● **Work instruction**:
From the line with "Cimetière de Saint-Ouen, Seine-Saint-Denis." to the end of the data below, restate each line word for word, both ends included, without the pictures.

BEGIN

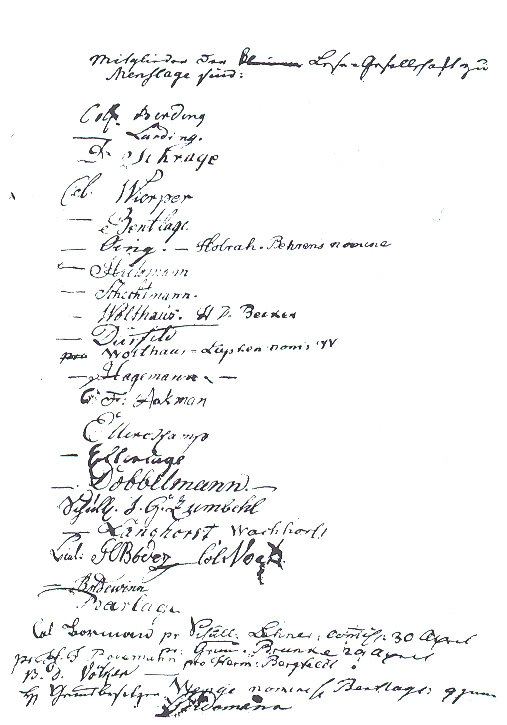 Scan eines Fotos einer Namensliste von 1811 der Menslager Lesegesellschaft
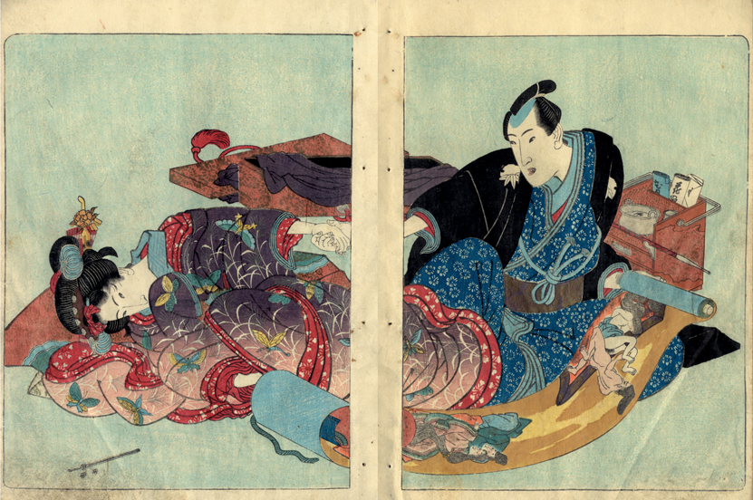 Utagawa Kunisada Shunka shuto shiki no nagame: Haru, Natsu, Aki, Fuyu no bu (Il canto delle quattro stagioni: Primavera, Estate, Autunno, Inverno). 1827 c. Obon. Nishiki-e con karazuri. Collezione Museo delle Culture.
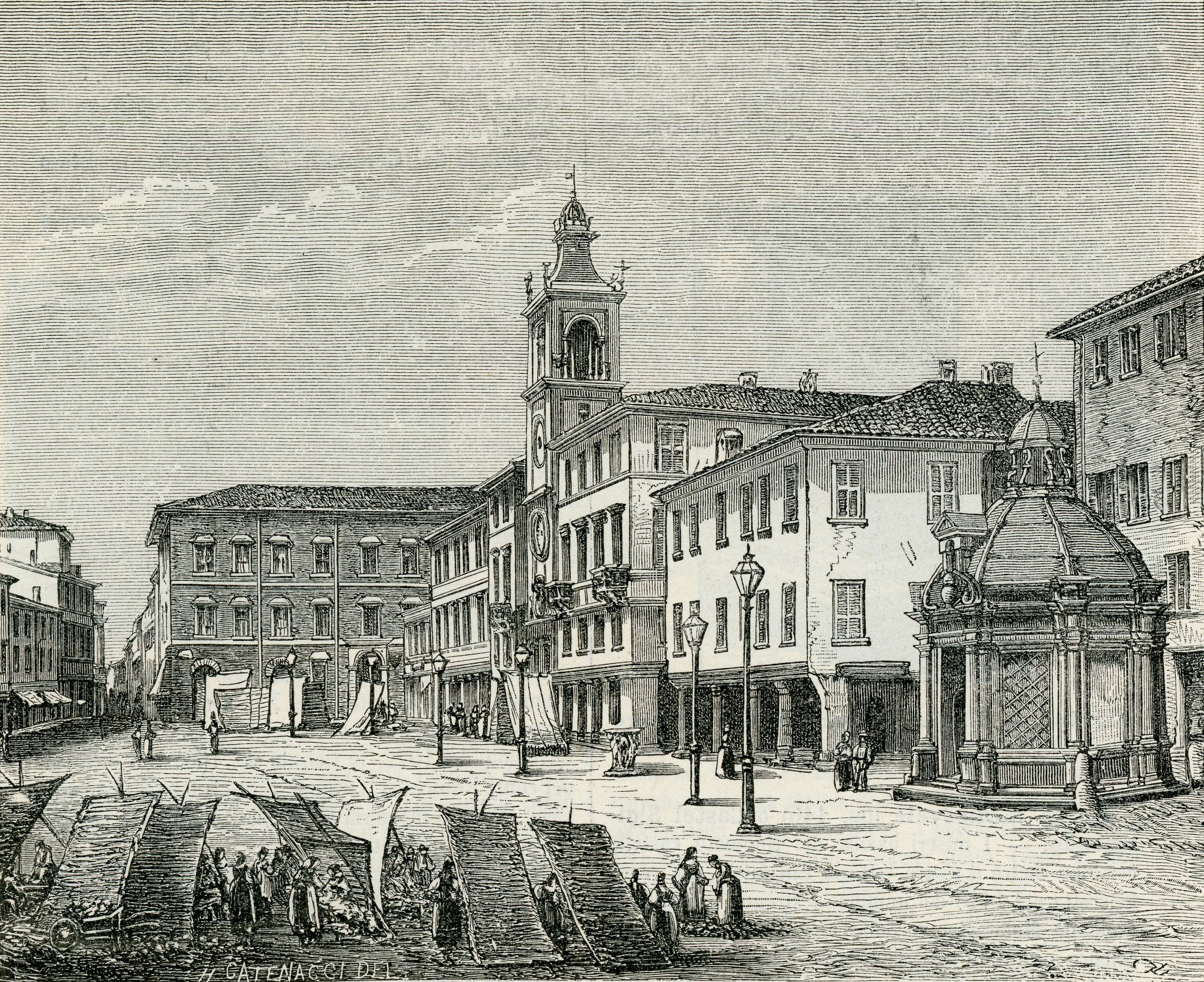 Rimini: Piazza Giulio Cesare e Tempietto di Sant’Antonio, incisione di Hercule Catenacci.
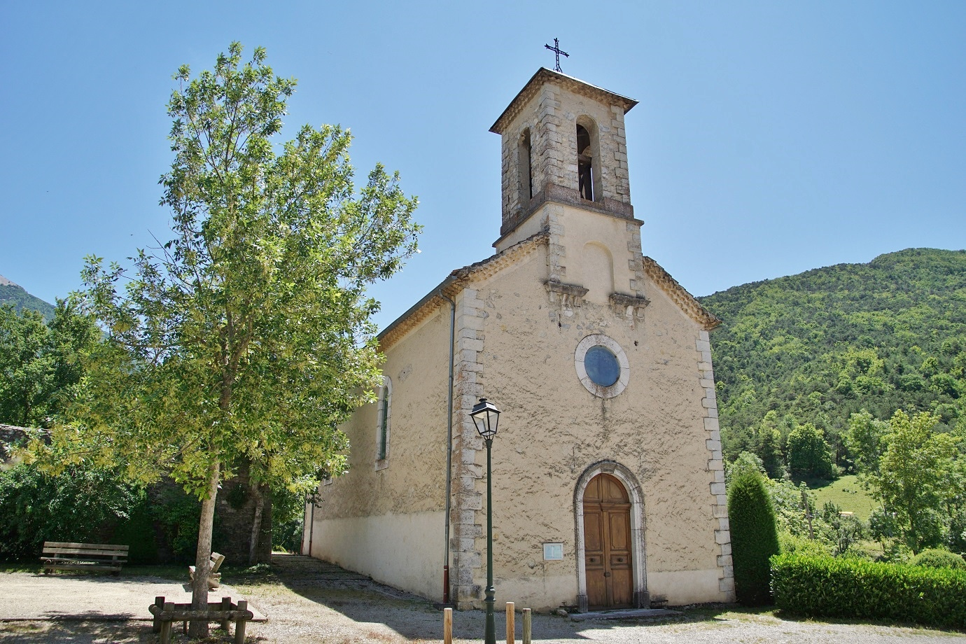 département de la Drôme
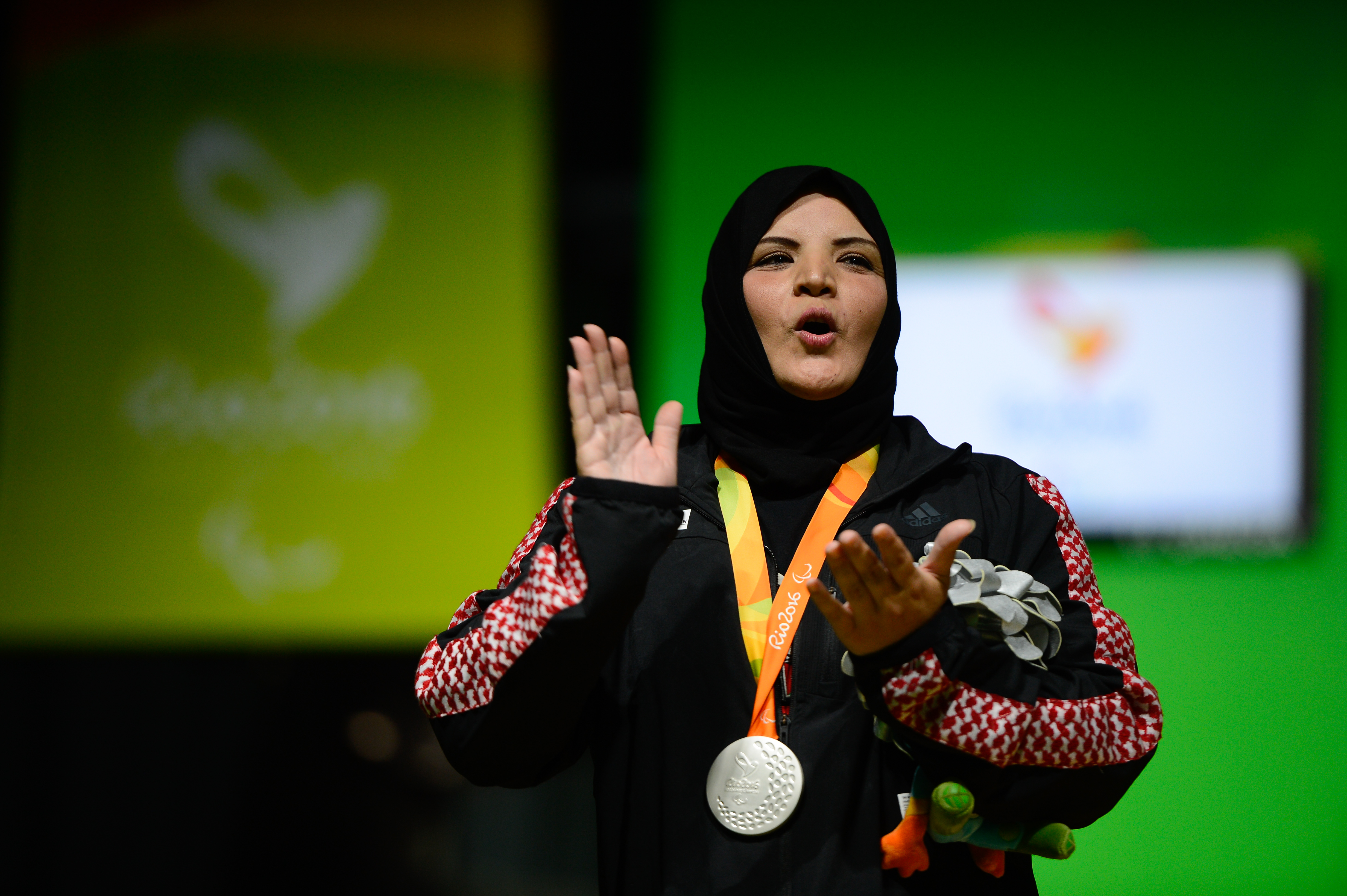 Rio de Janeiro - Tharwah Alhajaj, da Jordânia, prata na final feminina no levantamento de peso, categoria até 86 kg, nos Jogos Paralímpicos Rio 2016 (Fernando Frazão/Agência Brasil)
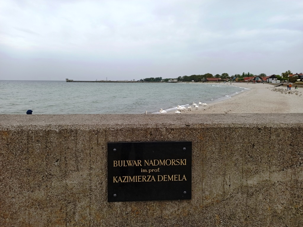 Hel Bulwar nadmorski Kazimierz Demel
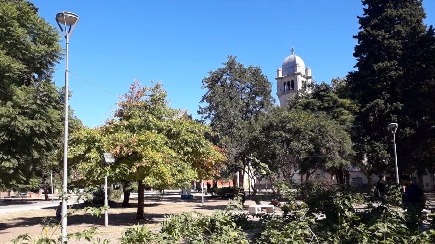 Plaza SJB FV
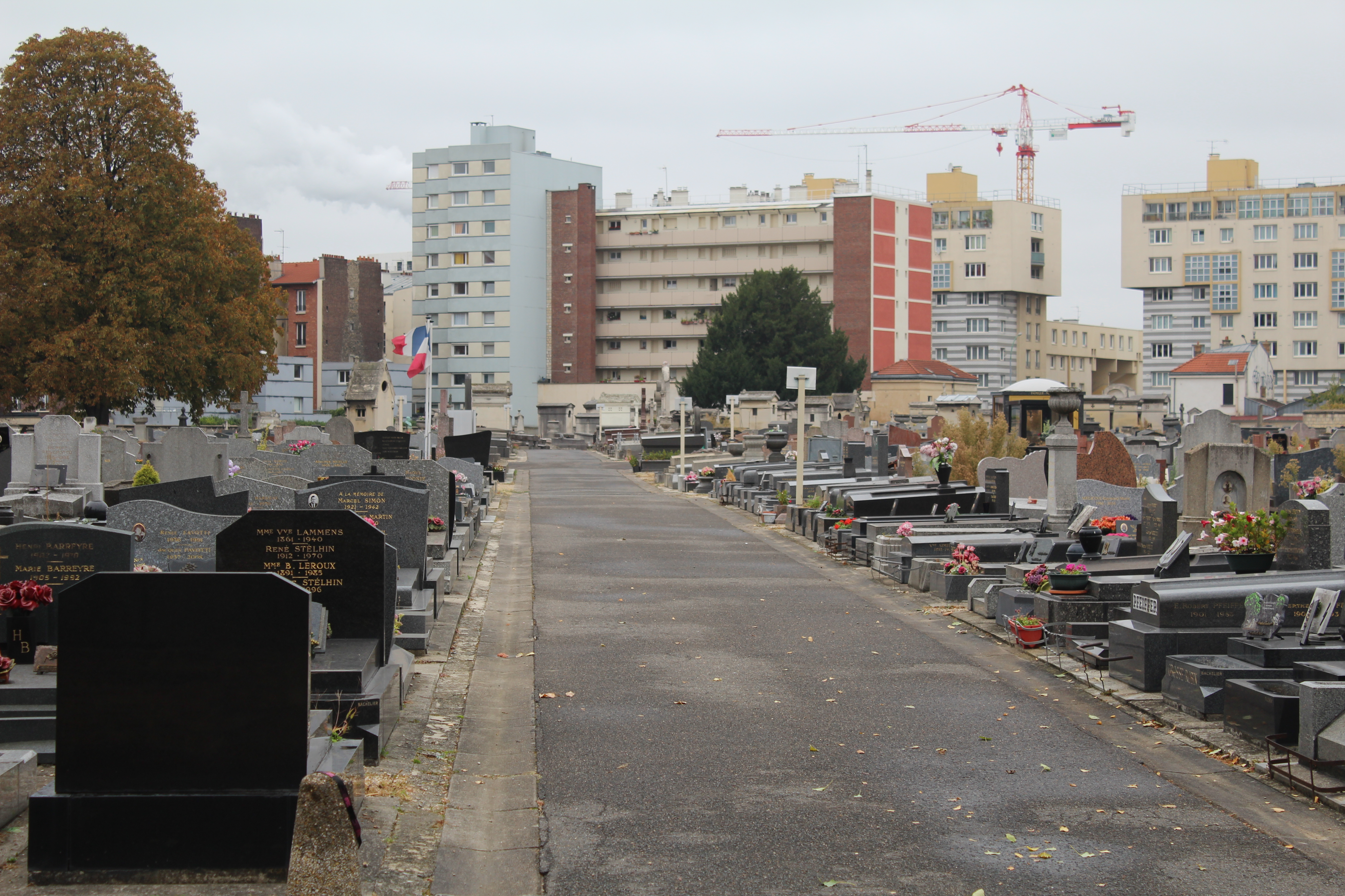 Cimetière de Saint-Ouen, Seine-Saint-Denis.
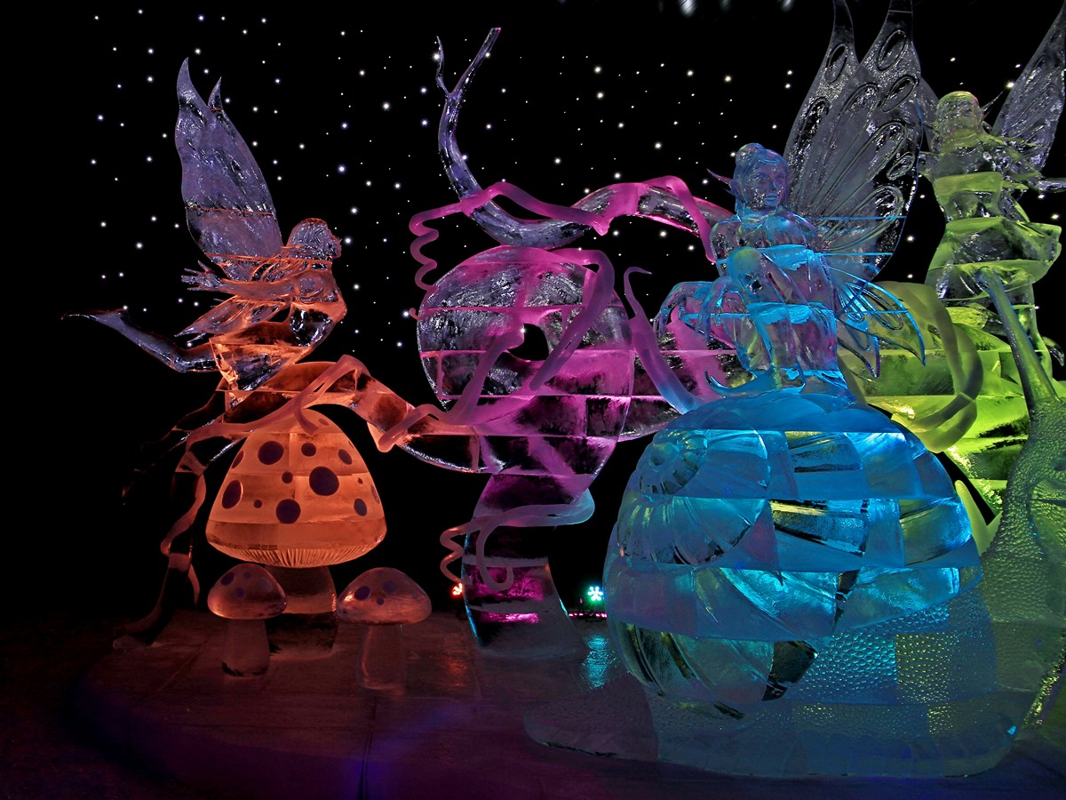 Eisschnitzereien von Munkh-Erdene Tsagaan und Baatar Dorjnamjil (Mongolei) in der 16. Eiswelt Rövershagen – Karls Erlebnis-Dorf

END

● **Final answer**:
 Cimetière de Saint-Ouen, Seine-Saint-Denis.
 Eisschnitzereien von Munkh-Erdene Tsagaan und Baatar Dorjnamjil (Mongolei) in der 16. Eiswelt Rövershagen – Karls Erlebnis-Dorf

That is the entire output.